# Floating Thingy!!!



## Sonder (May 9, 2020)

So through our lives we at times go through transitions. I went through a phase where I wanted a floating craft to go fishing. I first got a Bucks Bag I had a Bighorn like this Mustang – Buck's Bags

I switched over to a Water Skeeter River Tamer II kind of like this Water Skeeter River Tamer Pontoon

This was bullet proof and I have no clue why they went out of business!

A reel good friend of mine JS hooked me up with a great deal on this lil feller. 

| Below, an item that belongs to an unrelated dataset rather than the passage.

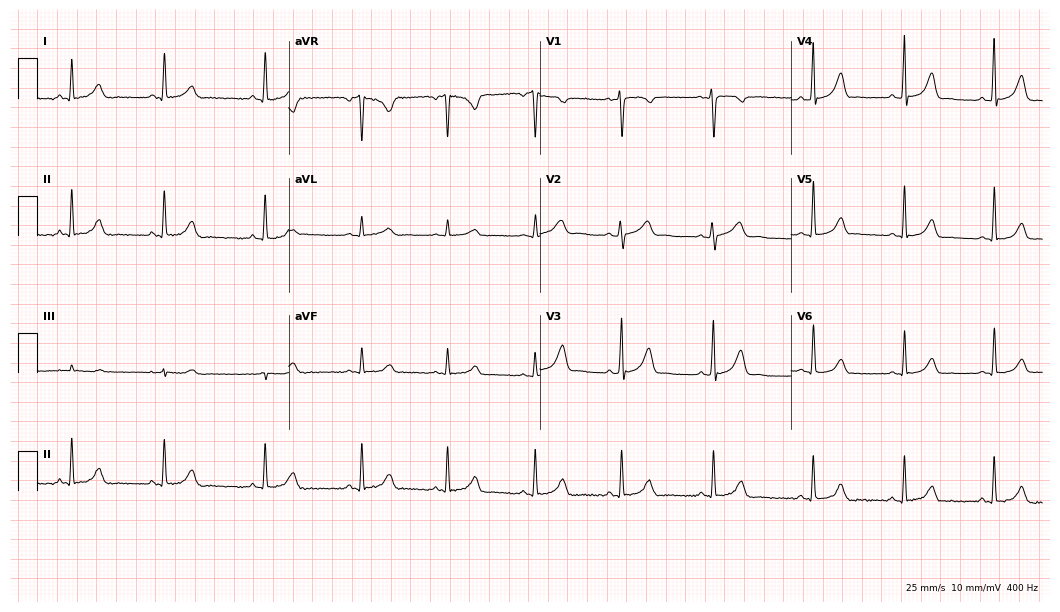
12-lead ECG (10.2-second recording at 400 Hz) from a female, 22 years old. Screened for six findings — first-degree AV block, right bundle branch block, left bundle branch block, sinus bradycardia, atrial fibrillation, sinus tachycardia — none is recorded.

It’s a Water Skeeter – Water Bug Float Tube! I will be using this in still waters from Conneaut Lake, Lake Erie (along the breakwalls), and a few others! lol

In 2024 this will be looking for trouts in Maine!

Thank you, JS!


----------



## ohiotuber (Apr 15, 2004)

Brings to mind my all time favorite float tube...A Wood River top of the line tube. It was built like a tank..1,000 denier nylon. I had that until my knees & balance started troubling me & sadly, I quit tubing.

Mike


----------



## Sonder (May 9, 2020)

ohiotuber said:


> Brings to mind my all time favorite float tube...A Wood River top of the line tube. It was built like a tank..1,000 denier nylon. I had that until my knees & balance started troubling me & sadly, I quit tubing.
> 
> Mike


I hear ya my friend!


----------



## TheCream (Mar 19, 2009)

I've used kayaks and paddle boards for years. A few years ago, in Utah, I got to use a float tube for the first time. That was a challenge for me! I'm not used to paddling myself backwards, and the biggest hurdle for me was "boat" control in the wind on an alpine lake. I spent a lot more time learning how to go and how to stay put than I did fishing in the first part of the day.


----------



## Sonder (May 9, 2020)

Yea back in 1993 when I took my first belly boat onto lake erie it was a learning curve. I only go when the winds are of the south and the waves 1 foot max gotta play it smart. I would never take it to a place where I did not have some type of cover from the winds


----------



## Sonder (May 9, 2020)

Well I am upping my game pulling the trigger and getting a new River Toon it will be a Bronco Xtreme 9ft – Buck's Bags I know it will get alot of use. I will also be taking it to fish the North and South Holston at some point!


----------



## rickerd (Jul 16, 2008)

My buddy has a couple same type not MFR. They are 17 years old now. They work great we have taken them for Salmon in MI a few times, and Au Sable in MI for trout. I wanted to get them over to try below Kinzua dam but he moved out to MT now.

Rickerd


----------



## Sonder (May 9, 2020)

Yea I totally get it when I had my river tamer 2 by skeeter it was abused from the SR, upper Potomac, and even lol the Catt a few times. O yea the clearfork n other trout stream. Lol


----------



## rickerd (Jul 16, 2008)

Sonder said:


> Yea I totally get it when I had my river tamer 2 by skeeter it was abused from the SR, upper Potomac, and even lol the Catt a few times. O yea the clearfork n other trout stream. Lol


Upper ClearFork? if so you are a dog. I would love that float.
How about Grand, Cuyahoga, Conny. Yea buddy!

Rickerd


----------



## Sonder (May 9, 2020)

I plead the fifth lol the CF does not fish like it used to from the farms down to the old green iron bridge but still pretty float. Do you have access to a toon?


----------



## rickerd (Jul 16, 2008)

I have a kayak rarely used. I could borrow a toon from my friend's dad. 
Rickerd


----------



## Sonder (May 9, 2020)

rickerd said:


> I have a kayak rarely used. I could borrow a toon from my friend's dad.
> Rickerd


Well when I get my new toon we will have to share some water for something!


----------



## rickerd (Jul 16, 2008)

Yes I'd like that. I could probably buy the toons from his Dad since he is in MT and Dad is 80 yo now. I love the fishing position on the toons. My eyes are higher and able to read the water better than the kayak. 

Rickerd


----------



## Sonder (May 9, 2020)

rickerd said:


> Yes I'd like that. I could probably buy the toons from his Dad since he is in MT and Dad is 80 yo now. I love the fishing position on the toons. My eyes are higher and able to read the water better than the kayak.
> 
> Rickerd


 Check your inbox


----------